Ces premiers Wheeler ont eu huit enfants, poursuit Biff, «et 27 poêles à bois pour chauffer les bâtisses, l'hiver!».

Au fil des ans, le centre de ski a pris de l'expansion et, avec lui, le concept - aujourd'hui révolu - des semaines de ski qui a fait les belles heures du centre. «C'est fini, le temps où les gens venaient en groupe, en autobus, passer une semaine entière au même hôtel, croit Guy Ouimet, directeur de Gray Rocks. Les skieurs n'ont plus envie d'être captifs d'une formule avec repas inclus. Ils recherchent plutôt le condominium flambant neuf avec cuisinette où on peut faire le petit-déjeuner et préparer les lunchs pour la journée.»

Meilleure école de ski

Raymond Dalbec est l'un de ceux qui ont «trompé» Gray Rocks pour lui préférer la station Mont-Tremblant... tout en regrettant, aujourd'hui, la disparition du premier. «Gray Rocks, c'était l'endroit où on initiait les petits, de génération en génération. La montagne était plus petite et les leçons, excellentes.»

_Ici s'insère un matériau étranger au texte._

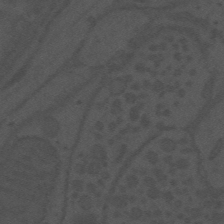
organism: Mouse
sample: Suprachiasmatic nucleus
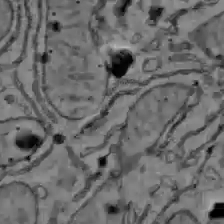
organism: C57BL Mouse
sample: Liver
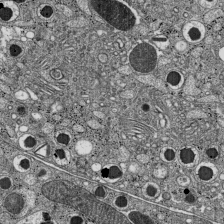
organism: C57BL Mouse
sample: Pancreatic islet
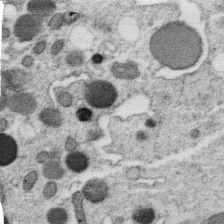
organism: C. elegans
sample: C. elegans oocyte; sperm cells

Lucile Wheeler note que de prestigieuses revues américaines ont décerné deux fois à Gray Rocks le titre de meilleure école de ski.

Guy Thibaudeau, chroniqueur de ski, confirme. «Tous les ans, des centaines d'Américains envahissaient Gray Rocks pour parfaire leur technique avec les meilleurs moniteurs en Amérique... et aussi pour faire la fête dans les bars endiablés de la station. Qu'une aussi petite montagne se soit bâti une aussi grande réputation, et bien au-delà de ses frontières, c'est vraiment remarquable.»

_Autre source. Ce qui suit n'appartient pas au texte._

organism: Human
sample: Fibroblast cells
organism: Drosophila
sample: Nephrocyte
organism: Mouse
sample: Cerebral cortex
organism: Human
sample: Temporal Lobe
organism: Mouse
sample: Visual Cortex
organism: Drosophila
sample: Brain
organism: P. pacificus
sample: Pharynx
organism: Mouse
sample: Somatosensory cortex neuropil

Pour Guy Thibaudeau, les Laurentides perdent un «joyau de leur patrimoine de ski». «C'était le dernier centre à fermer au printemps et tous les skieurs convergeaient là en fin de saison. Il y avait toute une ambiance.»

Lucile Wheeler refuse d'attribuer toute la faute à l'immense exploitation de Tremblant. «Si on avait continué de faire une promotion active de Gray Rocks, on n'en serait peut-être pas là.»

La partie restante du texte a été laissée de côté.